It is exciting to see that as I try to follow Him, my children are so much more willing to follow me. Just as I choose to obey God because of the love in our relationship, my children are choosing to obey because of the love and trust they have. They still make mistakes, too, but grace is binding our hearts together.

Parenting is a touchy issue. Because we want so desperately to do the right thing, we become very sensitive to any perceived criticism. When I share with others about our journey in gentle discipline, it isn't because I think I am a better person or parent. It is because I know that thirsty feeling that there must be an alternative to hitting our children, something that follows the way Jesus told us to treat others. I am so grateful to all the parents who shared with me, and encouraged me to seek His heart in this.

If you are searching for more in the issue of discipline, I want to remind you of Isaiah 40:11. As we seek Him, picture how He gathers our little ones in His arms, and carries them close to His heart, and gently leads us in our parenting journey.


----------



## PreggieUBA2C (Mar 20, 2007)

Dulce, I agree wholeheartedly. Thank you for sharing your story and understandings.


----------



## Thing1Thing2 (Apr 30, 2008)

Preggie you opened up a whole new issue that I wasn't aware of.

If you don't believe in taking away privileges, may I ask how you "discipline"your child? I'm trying to come up with a plan that is good for our family, and to be honest, that was one of the ways I was planning on "disciplining".

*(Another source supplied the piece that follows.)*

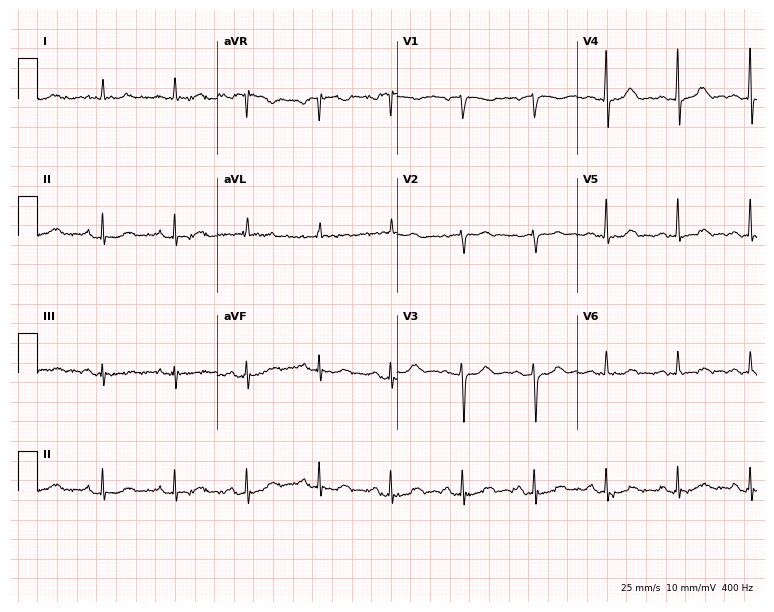
12-lead ECG from a female, 80 years old (7.3-second recording at 400 Hz). No first-degree AV block, right bundle branch block (RBBB), left bundle branch block (LBBB), sinus bradycardia, atrial fibrillation (AF) or sinus tachycardia recorded for this tracing. Only these six findings were labelled.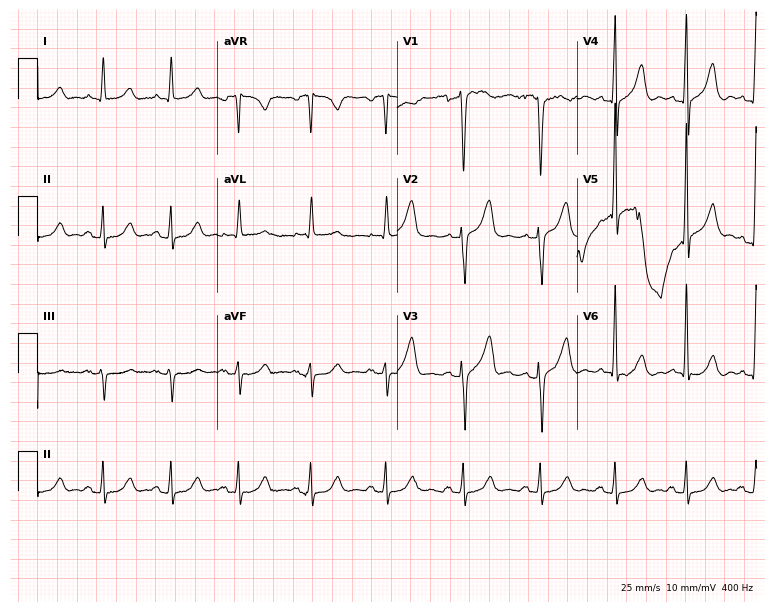
Resting 12-lead electrocardiogram (7.3-second recording at 400 Hz). Patient: a 49-year-old male. None of these six findings is recorded: first-degree AV block, right bundle branch block (RBBB), left bundle branch block (LBBB), sinus bradycardia, atrial fibrillation (AF), sinus tachycardia. Other findings, if any, are not listed.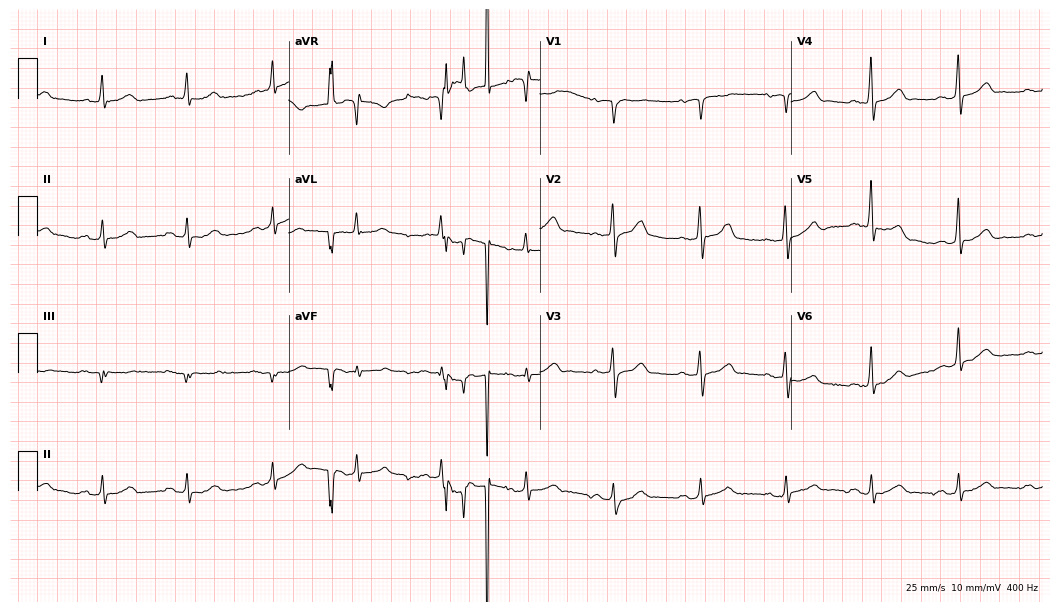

Now that you mention it, I am very curious about other methods...


----------



## momma_unlimited (Aug 10, 2008)

Quote:

Preggie you opened up a whole new issue that I wasn't aware of.

If you don't believe in taking away privileges, may I ask how you "discipline"your child? I'm trying to come up with a plan that is good for our family, and to be honest, that was one of the ways I was planning on "disciplining".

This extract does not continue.